# pensacola bay 101



## AC Kyle (Oct 17, 2010)

hey PFF. I just moved to pensacola NAS a month ago, I'm originally from Michigan. I've been getting the itch to go fishing here on base, but I feel like I am a little out of my element. I grew up fishing inland lakes and rivers, as well as the great lakes. 
could you give me a few tips to get me started? What lb. test line is appropriate? what species are present? what type of bait, and rigs? etc.
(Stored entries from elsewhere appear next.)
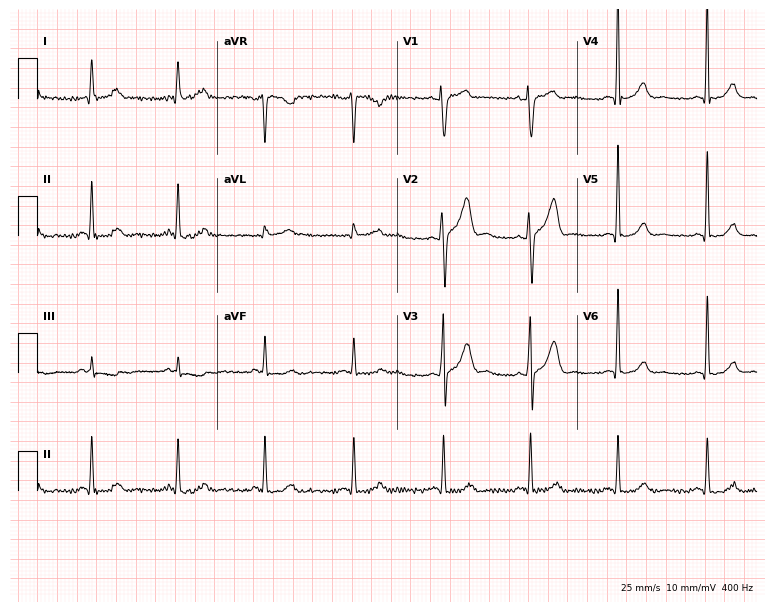
Standard 12-lead ECG recorded from a 39-year-old man. Read as a normal ECG.
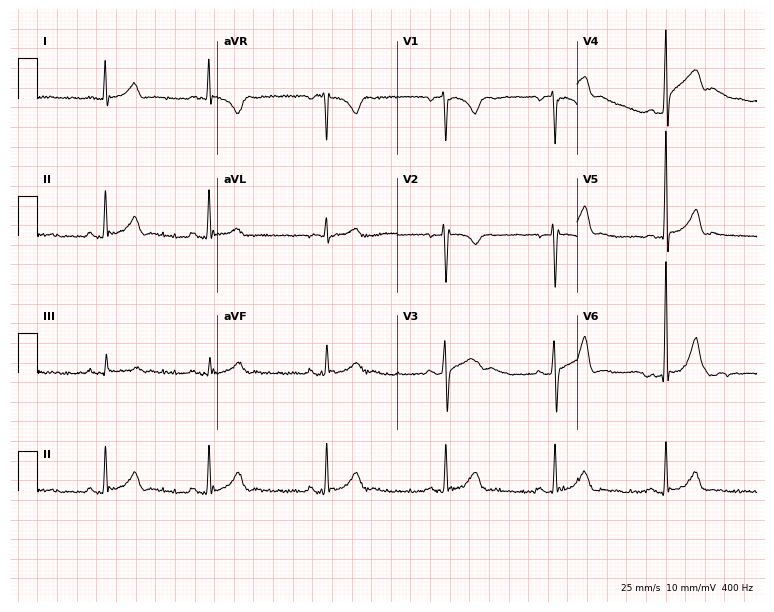
Standard 12-lead ECG recorded from a male patient, 35 years old. Read as a normal ECG.
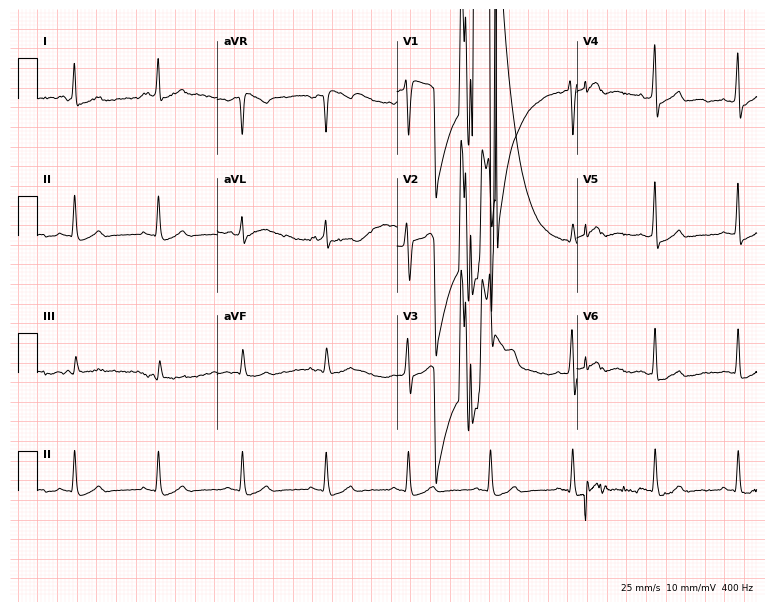
Standard 12-lead ECG recorded from a male, 51 years old (7.3-second recording at 400 Hz). None of these six findings is recorded: first-degree AV block, right bundle branch block, left bundle branch block, sinus bradycardia, atrial fibrillation, sinus tachycardia.
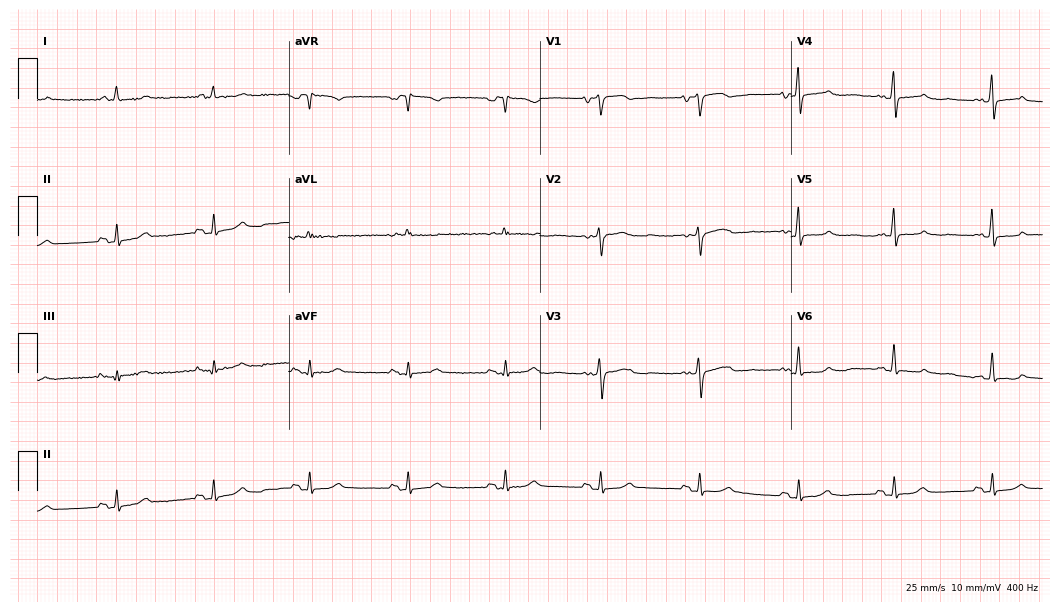
Standard 12-lead ECG recorded from a 76-year-old female (10.2-second recording at 400 Hz). None of these six findings is recorded: first-degree AV block, right bundle branch block (RBBB), left bundle branch block (LBBB), sinus bradycardia, atrial fibrillation (AF), sinus tachycardia. Only these six findings were labelled.
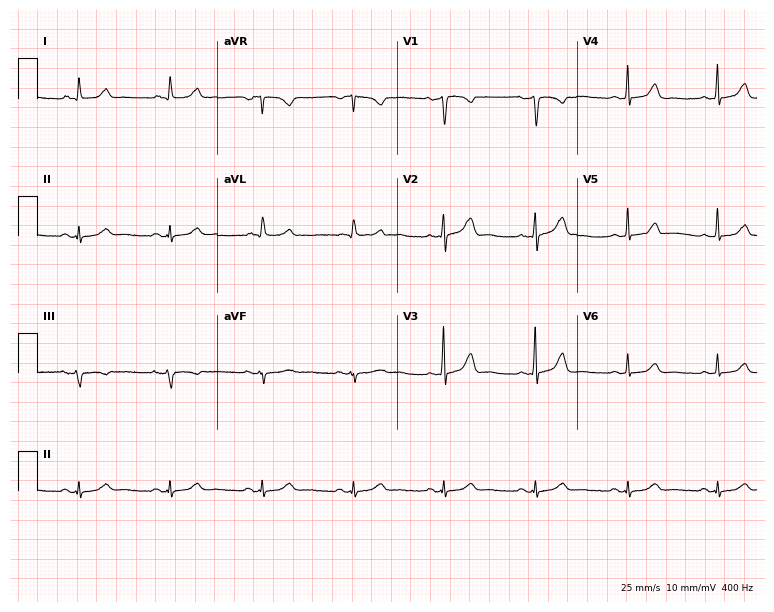
Standard 12-lead ECG recorded from a 52-year-old female patient (7.3-second recording at 400 Hz). Read as a normal ECG.
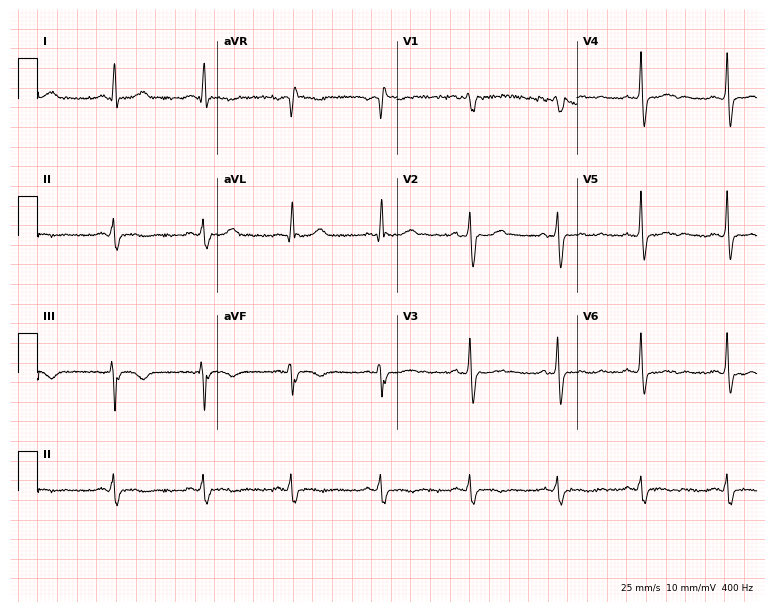
Electrocardiogram (7.3-second recording at 400 Hz), a 47-year-old man. Interpretation includes left bundle branch block (LBBB).
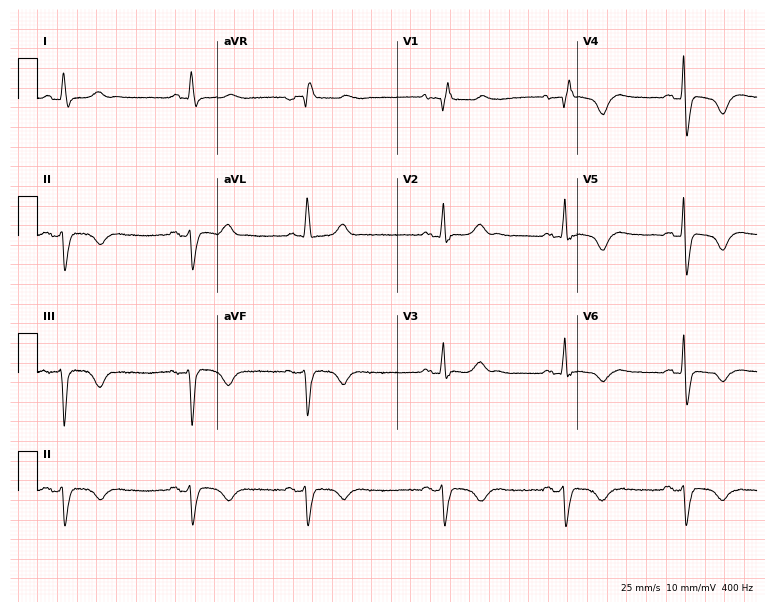
Electrocardiogram (7.3-second recording at 400 Hz), a male, 78 years old. Interpretation includes right bundle branch block, sinus bradycardia (a sinus rate of 50 beats per minute or less).
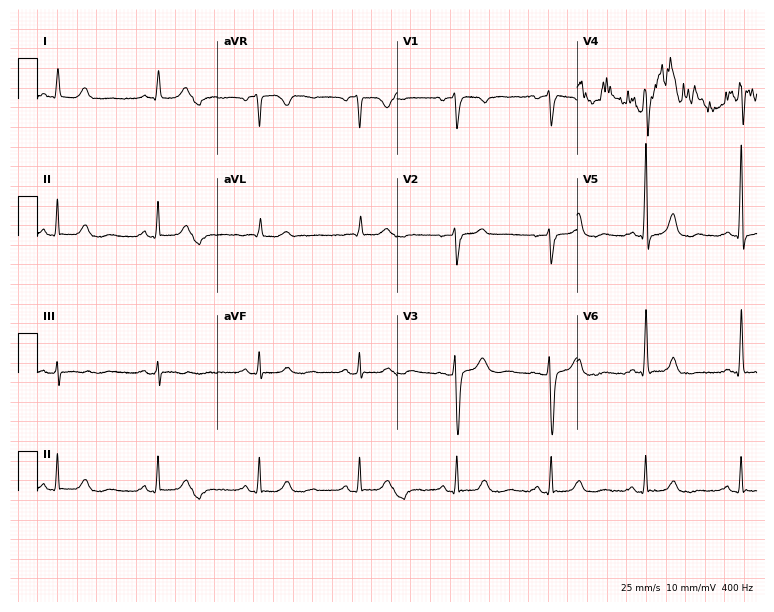
Resting 12-lead electrocardiogram (7.3-second recording at 400 Hz). Patient: a female, 62 years old. None of these six findings is recorded: first-degree AV block, right bundle branch block, left bundle branch block, sinus bradycardia, atrial fibrillation, sinus tachycardia.
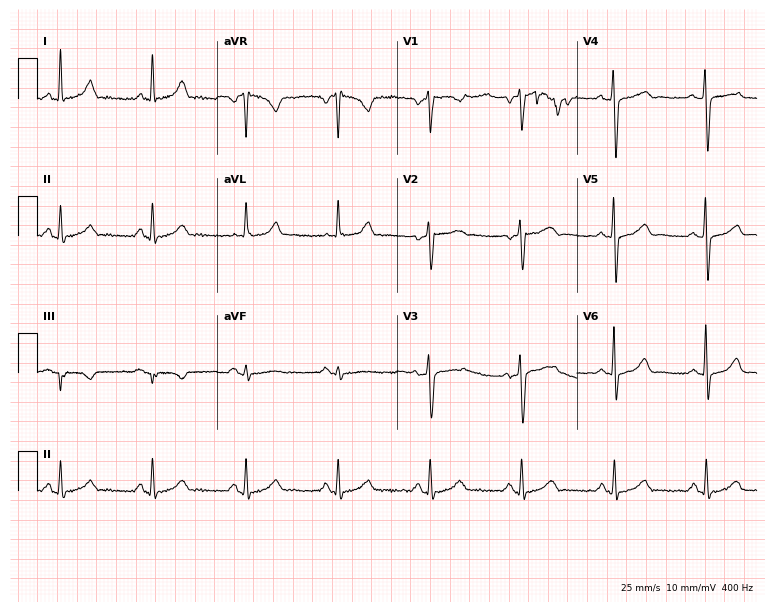
Electrocardiogram (7.3-second recording at 400 Hz), a 59-year-old female patient. Overall reading on record: normal ECG.
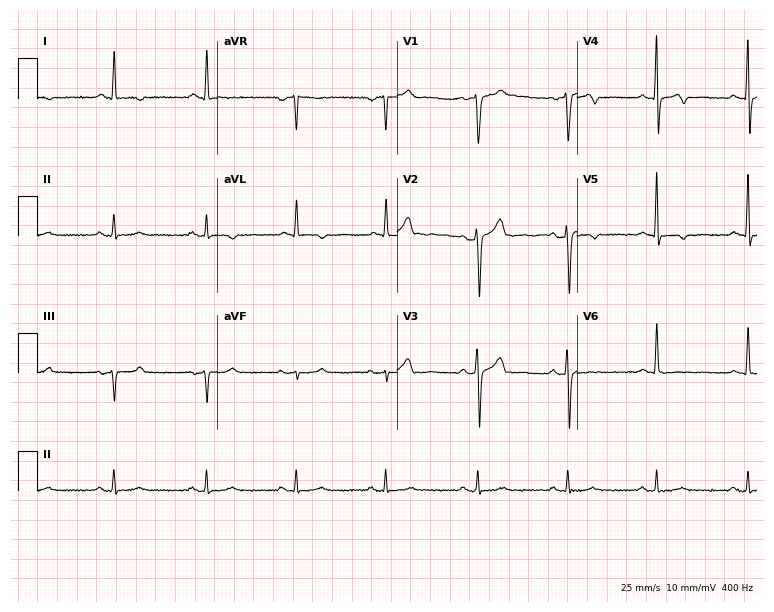
12-lead ECG from a 57-year-old male patient (7.3-second recording at 400 Hz). No first-degree AV block, right bundle branch block, left bundle branch block, sinus bradycardia, atrial fibrillation or sinus tachycardia recorded for this tracing. Other findings, if any, are not listed.
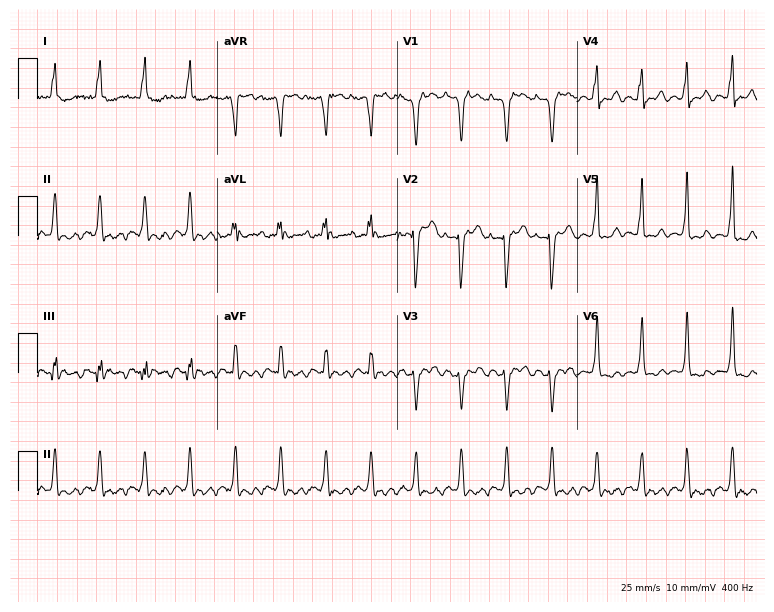
Electrocardiogram (7.3-second recording at 400 Hz), a female patient, 64 years old. Of the six screened findings (first-degree AV block, right bundle branch block, left bundle branch block, sinus bradycardia, atrial fibrillation, sinus tachycardia), none is recorded.
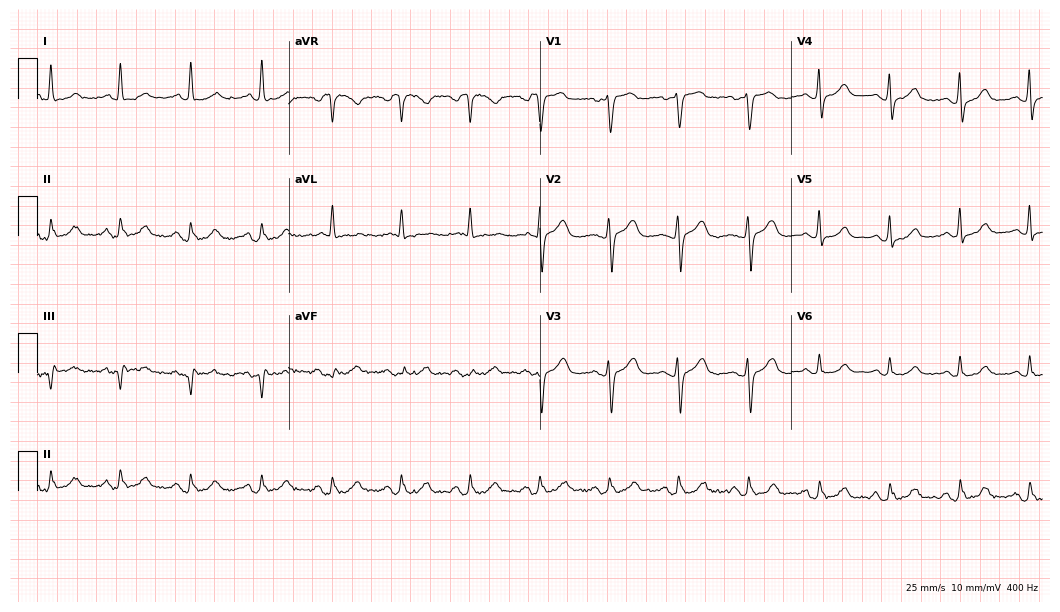
12-lead ECG from a woman, 72 years old. No first-degree AV block, right bundle branch block (RBBB), left bundle branch block (LBBB), sinus bradycardia, atrial fibrillation (AF) or sinus tachycardia recorded for this tracing. Findings outside these six are not listed.
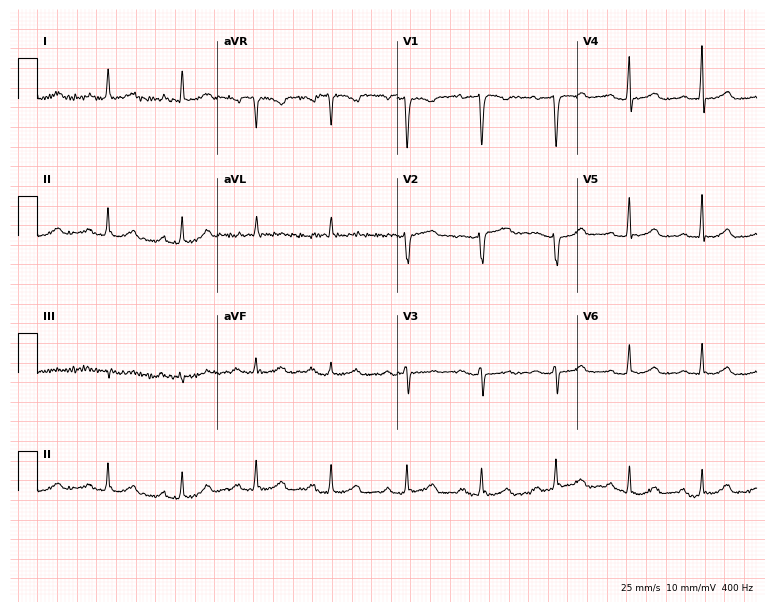
12-lead ECG from a female, 56 years old. Recorded interpretation: within normal limits.
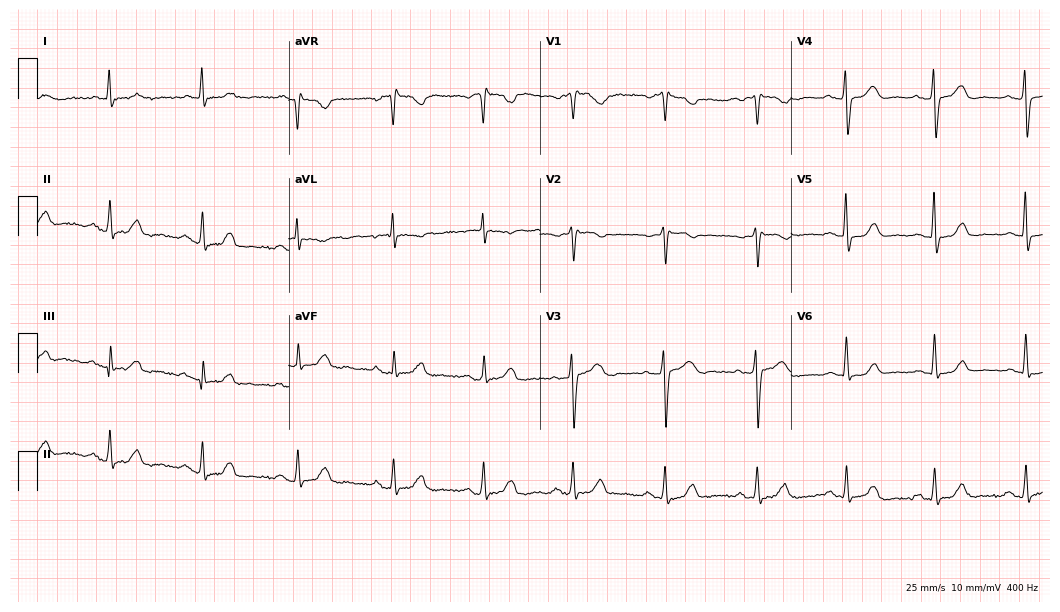
Resting 12-lead electrocardiogram (10.2-second recording at 400 Hz). Patient: a female, 62 years old. Read as a normal ECG.
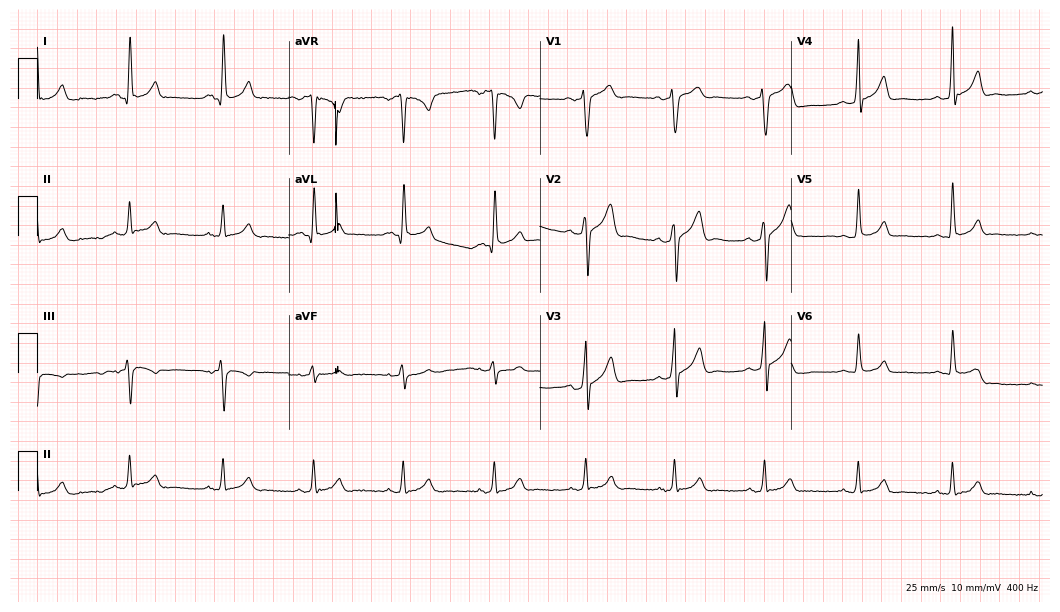
Resting 12-lead electrocardiogram (10.2-second recording at 400 Hz). Patient: a man, 37 years old. None of these six findings is recorded: first-degree AV block, right bundle branch block, left bundle branch block, sinus bradycardia, atrial fibrillation, sinus tachycardia. Findings outside these six are not listed.
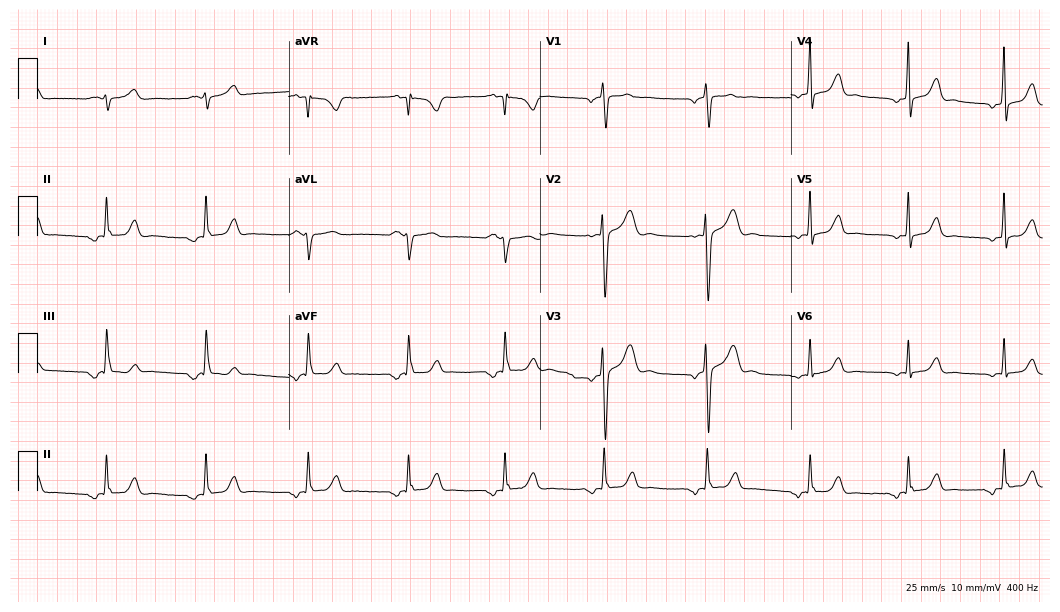
Resting 12-lead electrocardiogram. Patient: a female, 19 years old. None of these six findings is recorded: first-degree AV block, right bundle branch block (RBBB), left bundle branch block (LBBB), sinus bradycardia, atrial fibrillation (AF), sinus tachycardia.

I'll be fishing off the sea wall on the south end of the base.

thanks, Kyle.


----------



## SHunter (Jun 19, 2009)

When I go to a new town I hang around a bait and tackle shop for a while and get to know them. It is their business to know what is out there and how to catch it and I have found here in Pensacola that they want to help you. There are several good shops in town. I like Reel Fun Stop on Pace, Outcast on Barrancas and when I'm in Gulf Breeze I stop at the one by the Waffle House. Dizzy Lizzy is good on Cervantes and I'm sure there are others. These are the few that I have been. Also a good chart of the bay if you decide to go out into a boat.


----------



## PompNewbie (Oct 1, 2007)

Hot Spots in Gulf breeze will take great care of you and they are forum members


----------



## PompNewbie (Oct 1, 2007)

As far as tips go I typicaly use a 10-12 lb test egg sinker, swivel, and end it with some 40lb fluro or mono leader about 2 ft long and about a #4 circle hook.
Live shrimp or finger mullet/pinfish will produce fish.
on the lighter rig I run a 1/2 to 3/4 oz weight so it drifts through the water column, instead of straight to the bottom.

Species will include
Flounder
Specks
White Trout
Redfish
Snapper
Grouper
Croakers
Sharks
Spanish/Kings
Black Snapper
Black Drum
Pompano
Sheephead
I am sure I may be missing a species or two, but all those are possible in the bay.
On the sea wall I would run 2 rigs, a lighter weight spinning with 10-12 lb test and live shrimp, and a larger class with 20lb with a live pin or finger mullet on the bottom.
just my 2 cents
Mike


----------